Ettore carries on up the stairs to the roof and emerges into the light. The guard had been snoozing, sitting with his back to the parapet and his knees drawn up. He struggles to his feet and swings his rifle up, then grins foolishly and waves when he recognises Ettore. He is young, and has a kind face; fair hair, a snub nose. Ettore can’t remember his name – Carlo? Pietro? He nods to him and negotiates the pitch of the roof to reach the edge, to lean over and look out. The dry rocky plain of the Murgia stretches away as far as he can see – the high plateau that rises inland and runs almost the length of Puglia, north to south, like a giant finger. High enough for the temperature to be lower than at the coast; high enough for there to be snow in the winter, sometimes. But he can see no rivers, no creeks, no lakes. He’s above the west wing of the quad, and against the wall below there’s a vegetable garden, green with care and water, looking garishly bright against the brown and grey hues of everything else. Little red tomatoes crawl along the ground on their vines; pumpkins too; zucchini; globular aubergines, not yet ripe. There’s a path lined with apricot and almond trees, leading to an ancient stone love seat beneath a bower of roses that have shed their petals in distress at the drought. The garden is centuries old; Marcie revived it when she first came, with her fast unravelling dreams of the romance of Italy. The love seat has cracked right down the middle. Slowly, slowly, the land will reclaim it. The air is clear today, as though even the dust hasn’t the energy to stir beneath such a sun, and slowly, from the direction of Gioia, a figure swathed in dark clothing walks towards the farm. Long before he can see her face Ettore recognises his sister, and the strutting way she walks with the weight of her son on her back. He hurries down to meet her.

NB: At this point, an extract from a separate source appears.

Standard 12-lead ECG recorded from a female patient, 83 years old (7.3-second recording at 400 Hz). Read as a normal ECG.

Paola waits for him at the gates, curling her fingers around the bars like a prisoner, and when she sees him walking towards her she grins – fleetingly, but it transforms her face and sends a jolt of joy through Ettore like a kick in the back. It’s been a long time since he saw his sister’s smile. He pulls her head towards him and presses his lips to her forehead, and they come away with the salt taste of her skin on them.
‘You’re up. You’re well,’ she says, and her relief is plain.

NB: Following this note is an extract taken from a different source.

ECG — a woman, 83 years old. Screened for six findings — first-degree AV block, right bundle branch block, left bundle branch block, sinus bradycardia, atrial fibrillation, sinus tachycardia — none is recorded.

‘Yes. Soon I won’t need this thing.’ He smiles and raps the end of the crutch against the gate.
‘Don’t rush it. Let it heal.’
‘Yes, little mother.’
‘Don’t mock, just do as I tell you,’ she says, but she can’t be stern. Ettore reaches through and turns her shoulder to see his nephew. The baby is fast asleep with his face rucked up against Paola’s spine; his cheeks are marbled red, and he mumbles to himself when Ettore brushes his forehead. ‘Don’t wake him. He screamed half the night away.’